A Reply to: Should a Rich Genome Variant File End the Storage of Raw Read Data?

Before you read my post, you might want to zip over to Complete Genomic’s blog where C.S.O. Dr. Rade Drmanac wrote an entry titled “Should a Rich Genome Variant File End the Storage of Raw Read Data?”  It’s an interesting perspective where he suggests that, as the article’s title might indicate, we should only be keeping a rich variant file as the only trace of a sequencing run.

I should mention that I’m really not going to distinguish between storing raw reads and storing aligned reads – you can go from one to the other by stripping out the alignment information, or by aligning to a reference template.  As far as I’m concerned, no information is lost when you align, unlike moving to a rich variant file (or any other non-rich variant file, for that matter.)

I can certainly see the attraction of deleting the raw or aligned data – much of the data we store is never used again, takes up space and could be regenerated at will from frozen samples of DNA, if needed.  As a scientist, I’ve very rarely have had to go back into the read-space files and look at the pre-variant calling data – and only a handfull of times in the past 2 years.  As such, it really doesn’t make much sense to store alignments, raw reads or other data. If I needed to go back to a data set, it would be (could be?) cheaper just to resequence the genome and regenerate the missing read data.

I’d like to bring out a real-world analogy, to summarize this argument. I had recently been considering a move, only to discover that storage in Vancouver is not cheap.  It’ll cost me $120-150/month for enough room to store some furniture and possessions I wouldn’t want to take with me.  If the total value of those possessions is only $5,ooo, storing them for more than 36 months means that (if I were to move) it would have been cheaper to sell it all and then buy a new set when I come back.

Where the analogy comes into play quite elegantly is if I have some interest in those particular items.  My wife, for instance, is quite attached to our dining room set.  If we were to sell it, we’d have to eventually replace it, and it might be impossible to find another one just like it at any price.  It might be cheaper to abandon the furniture than to store it in the long run, but if there’s something important in that data, the cost of storage isn’t the only thing that comes into play.

While I’m not suggesting that we should be emotionally attached to our raw data, there is merit in having a record that we can return to – if (and only if) there is a strong likelyhood that we will return to the data for verification purposes.  You can’t always recreate something of interest in a data set by resequencing.

That is a poor reason to keep the data around, most of the time.  We rarely find things of interest that couldn’t be recreated in a specific read set when we’re doing genome-wide analysis. Since most of the analysis we do uses only the variants and we frequently verify our findings with other means, the cost/value argument is probably strongly in favour of throwing away raw reads and only storing the variants.  Considering my recent project on storage of variants (all 3 billion of the I’ve collected), people have probably heard me make the same arguments before.

But lets not stop here.
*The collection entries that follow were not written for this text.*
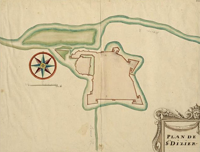 Plan de St Dizier : dessin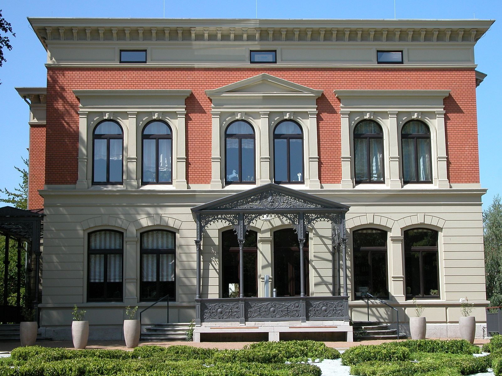 Villa Gerloff, Löwenwall 16 in Braunschweig, heute (2009) das „Haus der Braunschweigischen Stiftungen.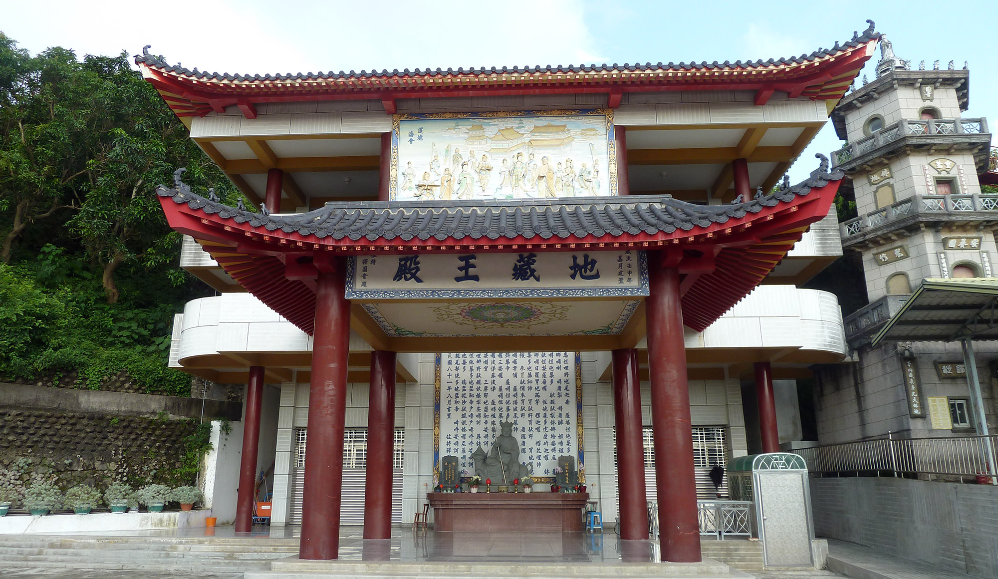 中文（台灣）: 高雄市阿蓮區大崗山蓮峰寺地藏王殿外觀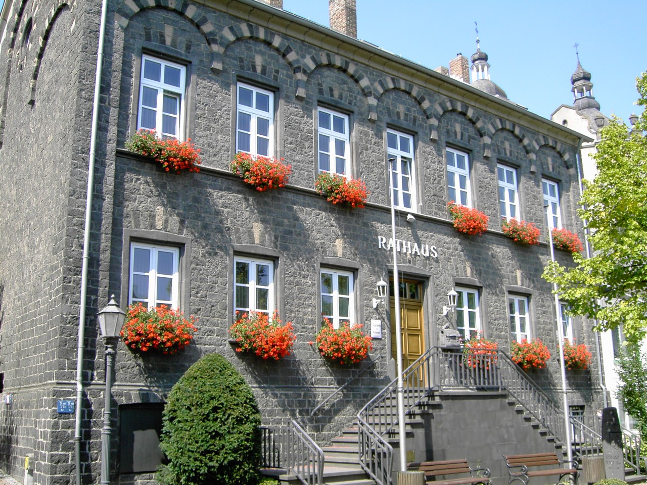 Rathaus der Gemeinde Kruft / selbst fotografiert / gemeinfrei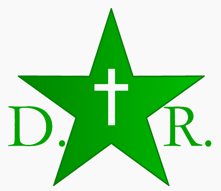 Proponita emblemo por la "Societo Esperanto en la servo de la Dia Regno" de William Page en 1910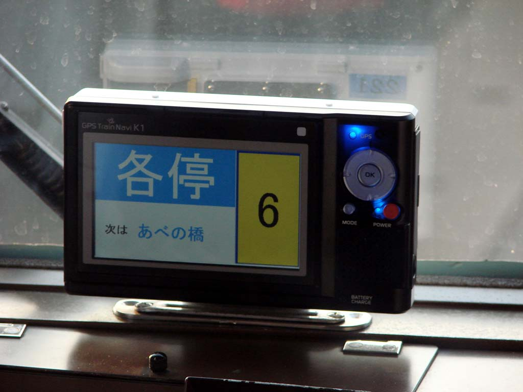 近畿日本鉄道 運転士支援システム（GPSトレインナビ）

There is much more to this question than meets the eye. If we delve a little deeper into what Dr. Drmanac is really asking, we’ll find that this question isn’t quite as simple as it sounds.  Although the question stated basically boils down to “Can a rich genome variant file be stored instead of a raw read data file?”, the underlying question is really: “Are we capable of extracting all of the information from the raw reads and storing it for later use?”

Here, I actually would contend the answer is no, depending on the platform.  Let me give you examples of what data I feel we do a poor example of extracting, right now.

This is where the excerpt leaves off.